Identifikasi Molekuler Fungi Endofit Daun Kesambi (Schleichera Oleosa) dan Ketapang (Terminalia catappa) Berdasarkan rDNA Its (Internal Trancribed Spacer)
Abstract
Kesambi memiliki potensi bidang farmakologis yaitu dapat digunakan sebagai antikanker, antioksidan dan antimikroba. Beberapa organ dari kesambi telah digunakan untuk pengobatan berbagai penyakit pada manusia seperti nyeri, penyakit kulit, borok, disentri, gigitan ular, dan melindungi dari malaria. Sedangkan ketapang dapat digunakan untuk nyeri sendi, disentri, sariawan, diuretik, kardiovaskuler, kulit, liver, pernafasan, gonorrhea, dan insomnia. Beragam khasiat yang dimiliki kesambi dan ketapang disebabkan kandungan metabolit sekunder terutama pada bagian daunnya. Namun ekstraksi dan pemurnian zat metabolit aktif dari tanaman obat membutuhkan biomassa yang besar serta melalui pengambilan sampel yang destruktif. Sehingga dibutuhkan alternatif lain untuk mengambil khasiat pada kedua tanaman obat tersebut tanpa harus merusak tatanan ekologis mereka di alam. Setiap tanaman tingkat tinggi memiliki beberapa mikroba endofit, salah satunya fungi endofit yang dapat menghasilkan senyawa bioaktif atau metabolit sekunder sebagai akibat transfer genetik dari tanaman inangnya ke dalam fungi endofit. Fungi endofit berhasil diisolasi dari tanaman kesambi dan ketapang yang berasal dari Taman Nasional Baluran. Total isolat yang ditemukan adalah 2 isolat dari Kesambi (Schleicera oleosa) dan 1 isolat dari Ketapang (Terminalia catappa) yang selanjutnya disebut dengan KS1, KS2 dan KT1. Identifikasi molekuler dilakukan untuk mendapat hasil yang lebih teliti dan akurat. Penelitian ini bertujuan mengidentifikasi spesies fungi endofit apa saja yang terdapat pada tanaman ketapang (Terminalia catappa) dan tanaman kesambi (Schleichera oleosa) secara molekuler.
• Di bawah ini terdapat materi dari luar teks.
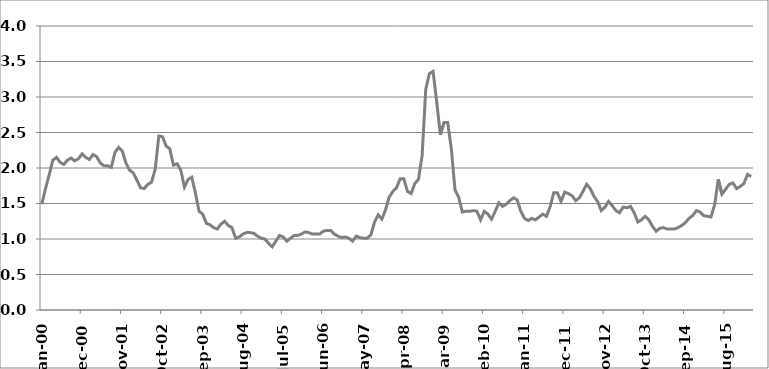
| Category | Series 1 |
|---|---|
| 2000-01-01 | 1.49 |
| 2000-02-01 | 1.71 |
| 2000-03-01 | 1.9 |
| 2000-04-01 | 2.11 |
| 2000-05-01 | 2.15 |
| 2000-06-01 | 2.08 |
| 2000-07-01 | 2.05 |
| 2000-08-01 | 2.11 |
| 2000-09-01 | 2.14 |
| 2000-10-01 | 2.1 |
| 2000-11-01 | 2.13 |
| 2000-12-01 | 2.2 |
| 2001-01-01 | 2.15 |
| 2001-02-01 | 2.12 |
| 2001-03-01 | 2.19 |
| 2001-04-01 | 2.16 |
| 2001-05-01 | 2.07 |
| 2001-06-01 | 2.03 |
| 2001-07-01 | 2.03 |
| 2001-08-01 | 2.01 |
| 2001-09-01 | 2.22 |
| 2001-10-01 | 2.29 |
| 2001-11-01 | 2.24 |
| 2001-12-01 | 2.07 |
| 2002-01-01 | 1.97 |
| 2002-02-01 | 1.93 |
| 2002-03-01 | 1.83 |
| 2002-04-01 | 1.72 |
| 2002-05-01 | 1.71 |
| 2002-06-01 | 1.77 |
| 2002-07-01 | 1.8 |
| 2002-08-01 | 1.98 |
| 2002-09-01 | 2.45 |
| 2002-10-01 | 2.44 |
| 2002-11-01 | 2.31 |
| 2002-12-01 | 2.27 |
| 2003-01-01 | 2.04 |
| 2003-02-01 | 2.06 |
| 2003-03-01 | 1.97 |
| 2003-04-01 | 1.73 |
| 2003-05-01 | 1.84 |
| 2003-06-01 | 1.87 |
| 2003-07-01 | 1.65 |
| 2003-08-01 | 1.39 |
| 2003-09-01 | 1.35 |
| 2003-10-01 | 1.22 |
| 2003-11-01 | 1.2 |
| 2003-12-01 | 1.16 |
| 2004-01-01 | 1.14 |
| 2004-02-01 | 1.21 |
| 2004-03-01 | 1.25 |
| 2004-04-01 | 1.19 |
| 2004-05-01 | 1.16 |
| 2004-06-01 | 1.01 |
| 2004-07-01 | 1.03 |
| 2004-08-01 | 1.07 |
| 2004-09-01 | 1.09 |
| 2004-10-01 | 1.09 |
| 2004-11-01 | 1.08 |
| 2004-12-01 | 1.04 |
| 2005-01-01 | 1.01 |
| 2005-02-01 | 1 |
| 2005-03-01 | 0.94 |
| 2005-04-01 | 0.89 |
| 2005-05-01 | 0.97 |
| 2005-06-01 | 1.05 |
| 2005-07-01 | 1.03 |
| 2005-08-01 | 0.97 |
| 2005-09-01 | 1.01 |
| 2005-10-01 | 1.05 |
| 2005-11-01 | 1.05 |
| 2005-12-01 | 1.07 |
| 2006-01-01 | 1.1 |
| 2006-02-01 | 1.09 |
| 2006-03-01 | 1.07 |
| 2006-04-01 | 1.07 |
| 2006-05-01 | 1.07 |
| 2006-06-01 | 1.11 |
| 2006-07-01 | 1.12 |
| 2006-08-01 | 1.12 |
| 2006-09-01 | 1.07 |
| 2006-10-01 | 1.04 |
| 2006-11-01 | 1.02 |
| 2006-12-01 | 1.03 |
| 2007-01-01 | 1.01 |
| 2007-02-01 | 0.97 |
| 2007-03-01 | 1.04 |
| 2007-04-01 | 1.02 |
| 2007-05-01 | 1.01 |
| 2007-06-01 | 1.01 |
| 2007-07-01 | 1.06 |
| 2007-08-01 | 1.24 |
| 2007-09-01 | 1.34 |
| 2007-10-01 | 1.28 |
| 2007-11-01 | 1.41 |
| 2007-12-01 | 1.59 |
| 2008-01-01 | 1.67 |
| 2008-02-01 | 1.72 |
| 2008-03-01 | 1.85 |
| 2008-04-01 | 1.85 |
| 2008-05-01 | 1.67 |
| 2008-06-01 | 1.64 |
| 2008-07-01 | 1.78 |
| 2008-08-01 | 1.84 |
| 2008-09-01 | 2.17 |
| 2008-10-01 | 3.11 |
| 2008-11-01 | 3.33 |
| 2008-12-01 | 3.36 |
| 2009-01-01 | 2.93 |
| 2009-02-01 | 2.47 |
| 2009-03-01 | 2.64 |
| 2009-04-01 | 2.64 |
| 2009-05-01 | 2.27 |
| 2009-06-01 | 1.69 |
| 2009-07-01 | 1.59 |
| 2009-08-01 | 1.38 |
| 2009-09-01 | 1.39 |
| 2009-10-01 | 1.39 |
| 2009-11-01 | 1.4 |
| 2009-12-01 | 1.39 |
| 2010-01-01 | 1.27 |
| 2010-02-01 | 1.39 |
| 2010-03-01 | 1.35 |
| 2010-04-01 | 1.28 |
| 2010-05-01 | 1.39 |
| 2010-06-01 | 1.51 |
| 2010-07-01 | 1.46 |
| 2010-08-01 | 1.49 |
| 2010-09-01 | 1.54 |
| 2010-10-01 | 1.58 |
| 2010-11-01 | 1.55 |
| 2010-12-01 | 1.39 |
| 2011-01-01 | 1.29 |
| 2011-02-01 | 1.26 |
| 2011-03-01 | 1.29 |
| 2011-04-01 | 1.27 |
| 2011-05-01 | 1.31 |
| 2011-06-01 | 1.35 |
| 2011-07-01 | 1.32 |
| 2011-08-01 | 1.45 |
| 2011-09-01 | 1.65 |
| 2011-10-01 | 1.65 |
| 2011-11-01 | 1.53 |
| 2011-12-01 | 1.66 |
| 2012-01-01 | 1.64 |
| 2012-02-01 | 1.61 |
| 2012-03-01 | 1.54 |
| 2012-04-01 | 1.58 |
| 2012-05-01 | 1.67 |
| 2012-06-01 | 1.77 |
| 2012-07-01 | 1.71 |
| 2012-08-01 | 1.6 |
| 2012-09-01 | 1.53 |
| 2012-10-01 | 1.4 |
| 2012-11-01 | 1.45 |
| 2012-12-01 | 1.53 |
| 2013-01-01 | 1.47 |
| 2013-02-01 | 1.4 |
| 2013-03-01 | 1.37 |
| 2013-04-01 | 1.45 |
| 2013-05-01 | 1.44 |
| 2013-06-01 | 1.46 |
| 2013-07-01 | 1.37 |
| 2013-08-01 | 1.24 |
| 2013-09-01 | 1.27 |
| 2013-10-01 | 1.32 |
| 2013-11-01 | 1.27 |
| 2013-12-01 | 1.18 |
| 2014-01-01 | 1.11 |
| 2014-02-01 | 1.15 |
| 2014-03-01 | 1.16 |
| 2014-04-01 | 1.14 |
| 2014-05-01 | 1.14 |
| 2014-06-01 | 1.14 |
| 2014-07-01 | 1.16 |
| 2014-08-01 | 1.19 |
| 2014-09-01 | 1.23 |
| 2014-10-01 | 1.29 |
| 2014-11-01 | 1.33 |
| 2014-12-01 | 1.4 |
| 2015-01-01 | 1.38 |
| 2015-02-01 | 1.33 |
| 2015-03-01 | 1.32 |
| 2015-04-01 | 1.31 |
| 2015-05-01 | 1.48 |
| 2015-06-01 | 1.84 |
| 2015-07-01 | 1.63 |
| 2015-08-01 | 1.7 |
| 2015-09-01 | 1.77 |
| 2015-10-01 | 1.79 |
| 2015-11-01 | 1.71 |
| 2015-12-01 | 1.74 |
| 2016-01-01 | 1.78 |
| 2016-02-01 | 1.91 |
| 2016-03-01 | 1.88 |
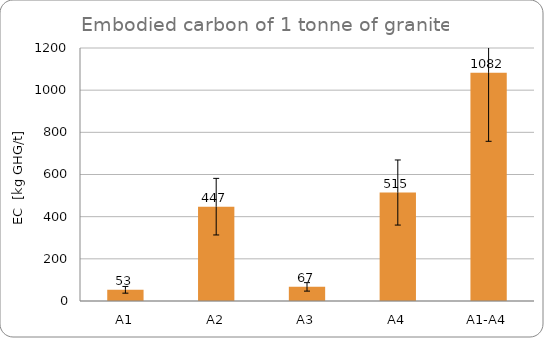
| Category | Series 0 |
|---|---|
| A1 | 53.1 |
| A2 | 447.45 |
| A3 | 67 |
| A4 | 514.5 |
| A1-A4 | 1082.05 |
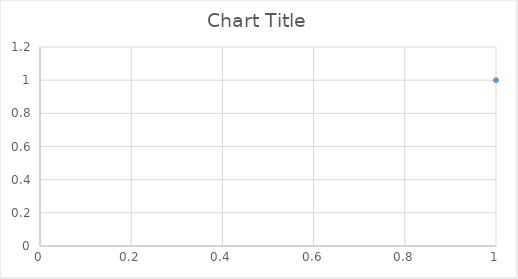
| Category | Series 0 |
|---|---|
| 0 | 1 |
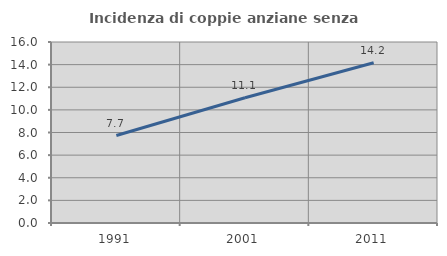
| Category | Incidenza di coppie anziane senza figli  |
|---|---|
| 1991.0 | 7.733 |
| 2001.0 | 11.068 |
| 2011.0 | 14.162 |
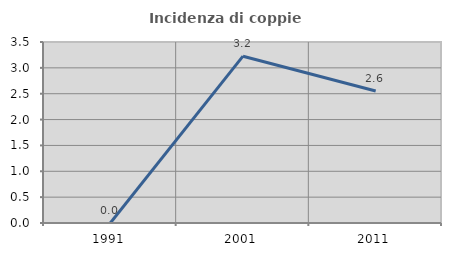
| Category | Incidenza di coppie miste |
|---|---|
| 1991.0 | 0 |
| 2001.0 | 3.226 |
| 2011.0 | 2.553 |
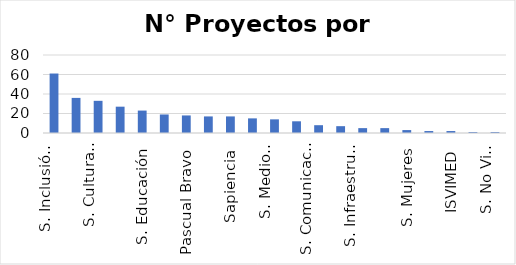
| Category | Proyectos |
|---|---|
| S. Inclusión Social | 61 |
| S. Participación Ciudadana | 36 |
| S. Cultura Ciudadana | 33 |
| INDER | 27 |
| S. Educación | 23 |
| Colmayor | 19 |
| Pascual Bravo | 18 |
| ITM | 17 |
| Sapiencia | 17 |
| S. Salud | 15 |
| S. Medio ambiente | 14 |
| S. Desarrollo Económico | 12 |
| S. Comunicaciones | 8 |
| S. Juventud | 7 |
| S. Infraestructura | 5 |
| S. Seguridad | 5 |
| S. Mujeres | 3 |
| Buen Comienzo | 2 |
| ISVIMED | 2 |
| DAGRD | 1 |
| S. No Violencia | 1 |
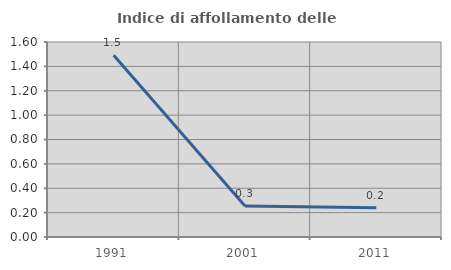
| Category | Indice di affollamento delle abitazioni  |
|---|---|
| 1991.0 | 1.491 |
| 2001.0 | 0.254 |
| 2011.0 | 0.24 |
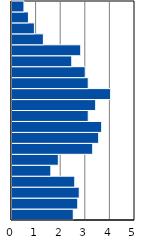
| Category | Series 0 |
|---|---|
| 0-4 | 2.491 |
| 5-9 | 2.673 |
| 10-14 | 2.734 |
| 15-19 | 2.552 |
| 20-24 | 1.58 |
| 25-29 | 1.883 |
| 30-34 | 3.281 |
| 35-39 | 3.524 |
| 40-44 | 3.645 |
| 45-49 | 3.098 |
| 50-54 | 3.402 |
| 55-59 | 4.01 |
| 60-64 | 3.098 |
| 65-69 | 2.977 |
| 70-74 | 2.43 |
| 75-79 | 2.795 |
| 80-84 | 1.276 |
| 85-89 | 0.911 |
| 90-94 | 0.668 |
| 95+ | 0.486 |
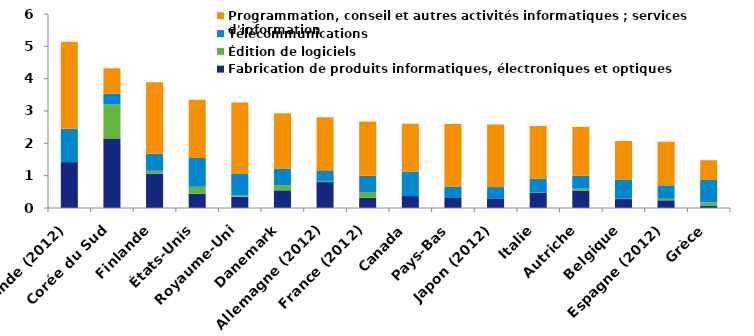
| Category | Fabrication de produits informatiques, électroniques et optiques | Édition de logiciels | Télécommunications | Programmation, conseil et autres activités informatiques ; services d'information |
|---|---|---|---|---|
| Irlande (2012) | 1.42 | 0 | 1.028 | 2.692 |
| Corée du Sud | 2.147 | 1.052 | 0.333 | 0.79 |
| Finlande | 1.064 | 0.086 | 0.524 | 2.216 |
| États-Unis | 0.438 | 0.219 | 0.889 | 1.802 |
| Royaume-Uni | 0.35 | 0.036 | 0.664 | 2.216 |
| Danemark | 0.546 | 0.162 | 0.509 | 1.71 |
| Allemagne (2012) | 0.802 | 0.037 | 0.307 | 1.658 |
| France (2012) | 0.321 | 0.173 | 0.502 | 1.68 |
| Canada | 0.369 | 0 | 0.758 | 1.481 |
| Pays-Bas | 0.31 | 0 | 0.356 | 1.931 |
| Japon (2012) | 0.3 | 0 | 0.347 | 1.939 |
| Italie | 0.481 | 0.015 | 0.411 | 1.627 |
| Autriche | 0.54 | 0.059 | 0.402 | 1.509 |
| Belgique | 0.277 | 0.009 | 0.583 | 1.206 |
| Espagne (2012) | 0.238 | 0.047 | 0.417 | 1.35 |
| Grèce | 0.076 | 0.097 | 0.697 | 0.607 |

Tahap awal yaitu peremajaan fungi endofit yang telat diperoleh sebelumnya kemudian dilanjutkan ekstraksi DNA. Eksraksi DNA tiga sampel fungi endofit menggunakan metode SDS (Sodium Dodecyl Sulfate) kemudian hasil ekstraksi dirunning elektroforesis dan divisualisasikan dengan UV transiluminator. Selanjutnya dilakukan amplifikasi Polymerase Chain Reaction (PCR) menggunakan mesin PCR untuk amplifikasi daerah ITS rDNA sampel fungi endofit daerah ITS1 dan ITS2 menggunakan pasangan primer ITS4 dan ITS5. Hasil penelitian menunjukkan pada tahap PCR ketiga sampel berhasil diannealing pada suhu yang berbeda yaitu sampel KS1 pada suhu 41,5°C, KS2 pada suhu 55,1°C, dan KT pada suhu 53,4°C. Setelah amplifikasi PCR, dilanjutkan proses purifikasi oleh PT. Genetika Science kemudian dilanjutkan tahap sekuensing oleh FirstBASE Laboratory hingga didapat gambar kromatogram kemudian dianalisa dan dicocokkan dengan sekuen nukleotida database fungi yang terdapat pada National Center for Biotechnology Information (NCBI) menggunakan program BLAST (Basic Local Alignment Search Tool). Isolat KS1 menunjukkan kemiripan yang paling tinggi dengan sekuen Microascus gracilis sehingga dapat teridentifikasi sebagai spesies Microascus gracilis, sedangkan isolat KS2 menunjukkan kemiripan yang paling tinggi dengan sekuen Rhizopus microspores sehingga teridentifikasi sebagai spesies Rhizopus microsporus, dan isolat KT menunjukkan kemiripan yang paling tinggi dengan sekuen Rhizomucor pusillus sehingga teridentifikasi sebagai spesies Rhizomucor pusillus. Hasil analisis filogenik menunjukkan bahwa ketiga fungi endofit tersebut memiliki kekerabatan yang jauh karena memiliki banyak perbedaan karakterkarakter genetik.